How does raising interest rates slow inflation?
September 7, 2022 7:40 AM   Subscribe

So, Canada's central bank just raised interest rates a huge amount again, in order to fight inflation. But as someone who doesn't really understand the economic mechanisms of that, it seems to me like making money more expensive would just make everything more expensive. But that's obviously not the case, so what am I missing?

Like, okay, the housing market might cool so prices would drop, but if you're paying more money on your mortgage instead of for your house, how does that help?

And maybe people are borrowing less money to buy things, but then aren't companies paying more money to make things and shouldn't that drive up prices, too?

Happy for either explanations or links to good explanations.
posted by jacquilynne to Work & Money (21 answers total) 6 users marked this as a favorite
 
It's my understanding that low interest rates encourage a lot of speculative investments with borrowed money which can perturb 'normal' economic activity by increasing demand which in turn increases prices.

To use housing as an example: If interest rates are low, there's more incentive to take out loans and 'flip' houses, thereby increasing demand (everyone buying a house to live in is now competing against someone looking to buy and resell it) and prices (people buying houses to flip need a return on their investment, so the price is higher)

Raising interest rates is one way to maybe take the speculation out of the economy by providing a disincentive. Now the cost of the loan needed to buy the house isn't worth the return one would make by quickly fixing it up and reselling it.
posted by RonButNotStupid at 7:50 AM on September 7, 2022 [1 favorite]


Borrowing money gets more expensive, so people borrow less money.
People who borrow less money have to reduce their consumption.
As demand goes down, so do - eventually - prices.
What will happen first however is that companies also reduce supply to match reduced demand, which means closing factories and shops and firing people.
Which means consumption will be reduced even more, because people have to cut spending when they're unemployed.
So bascially, raising interest rates to reduce inflation often works by causing a recession. But that's the pessimistic take.
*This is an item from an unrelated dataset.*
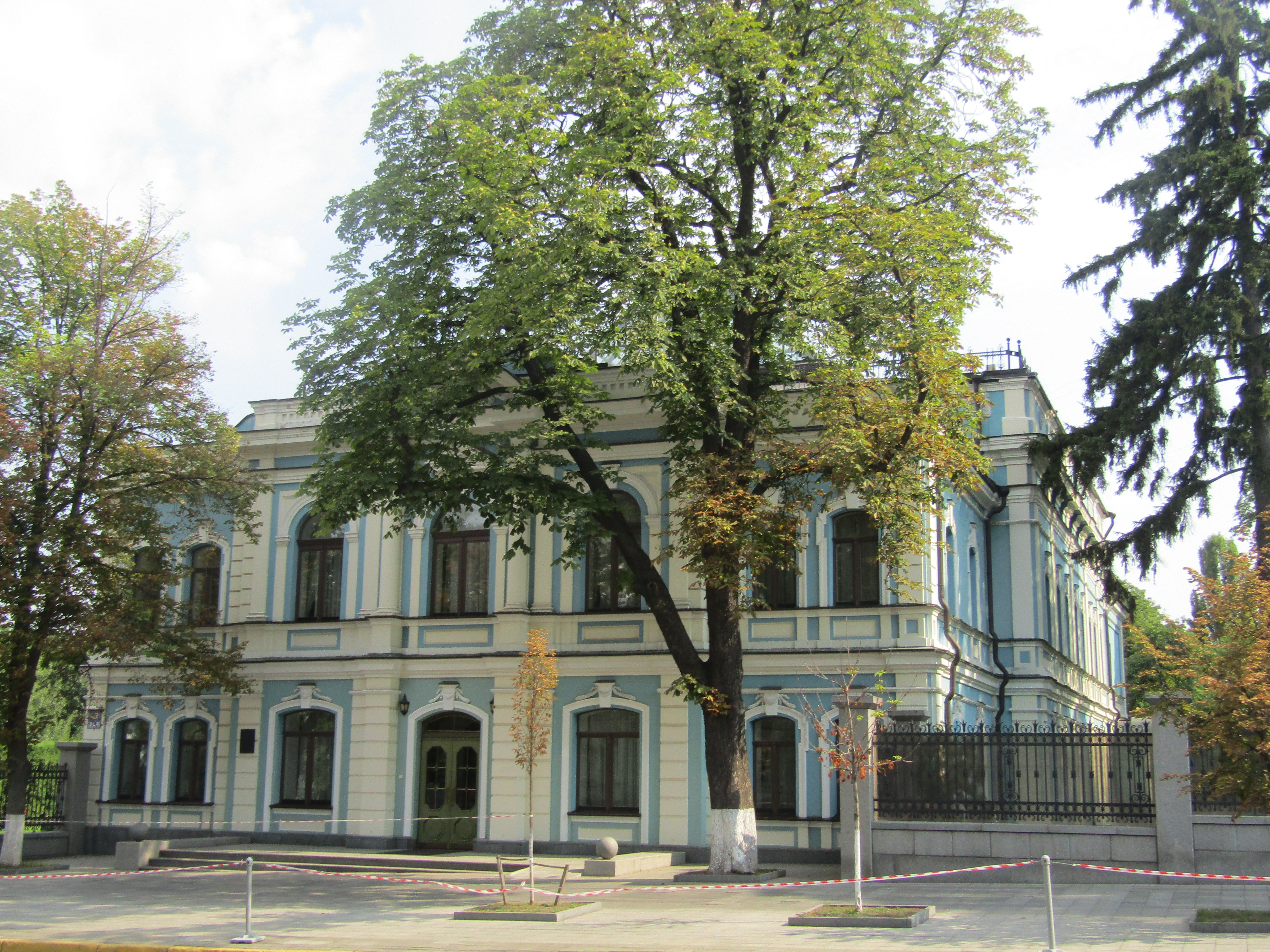 Будинок біржі, Київ, Інститутська вул., 7

Sometimes it's good to burst a bubble, as with the housing market.
posted by sohalt at 7:51 AM on September 7, 2022 [5 favorites]


Economics is largely a pseudo-science and a lot of things the central banks do are for perception. That said if rates are higher, money is more expensive and in theory will slow inflation. I think what that means in reality is that large institutions will not borrow as much and in turn hire as much or pay as much. People and corporations will stop paying for things and then prices will, in theory, go down.
posted by geoff. at 7:54 AM on September 7, 2022 [5 favorites]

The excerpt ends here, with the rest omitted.